To be able to go out there, stand toe-to-toe and give away a poor goal by our standards, and to dominate the second half as we did is just amazing. It’s a taste of their own medicine to them because of what they’ve done to us previously. It’s massive to get that result, but there’s more. The next time we play, we will be winning.
From the level of football I’ve come from here in the UK to the level I’m at now, I was never going to be called up for England. It was never an option. The day I got the message I was on the train on the way up to Sheffield playing for Scunthorpe United at the time in League One. My dad and I had been talking about it that weekend and joking how Joey, my little brother, could play left-back, I’ll play up front and my dad could go in goal! And that weekend I got the message asking about my Montserratian heritage.
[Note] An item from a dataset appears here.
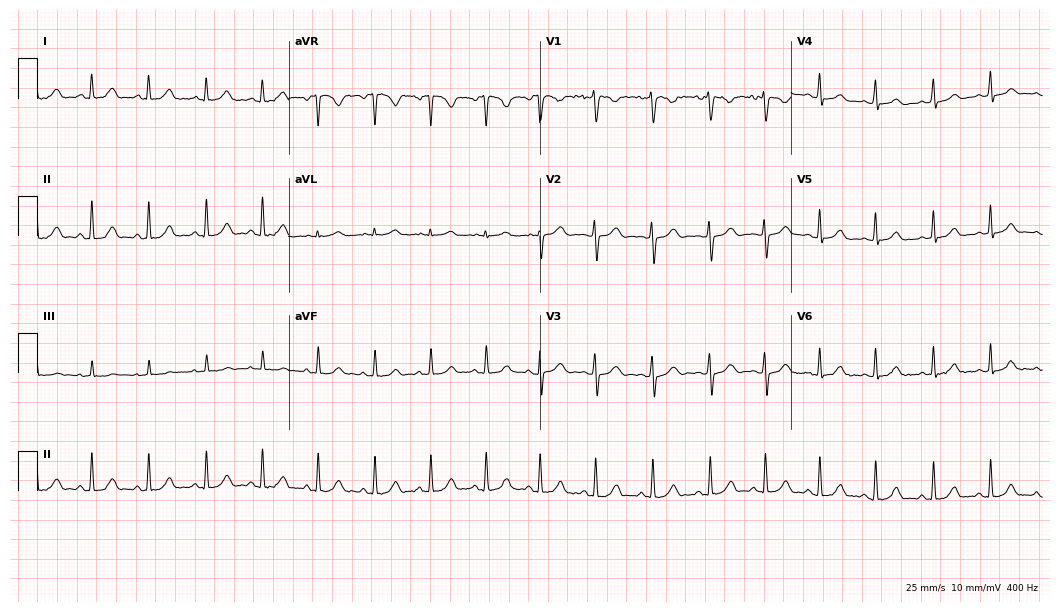
Electrocardiogram, a 19-year-old woman. Interpretation includes sinus tachycardia (a sinus rate of 100 beats per minute or more).

As soon as I was asked, the answer was ‘yes’. It was a chance to represent where my grandparents are from and I was never, ever going to say no to that.
I don’t think anything I’ve done in life would be bigger than that achievement. That’s how big it would be and how high it would rank on my list. That would be the best thing ever. I’d give so much for us to be able to play in the latter stages of World Cup qualifying. If it’s the biggest highlight in my career, it would be up there at the very, very top for the other boys. That’s what it would mean, and there’s only one way for it to happen and we have to go out and make it happen, so we’ve got some work to do.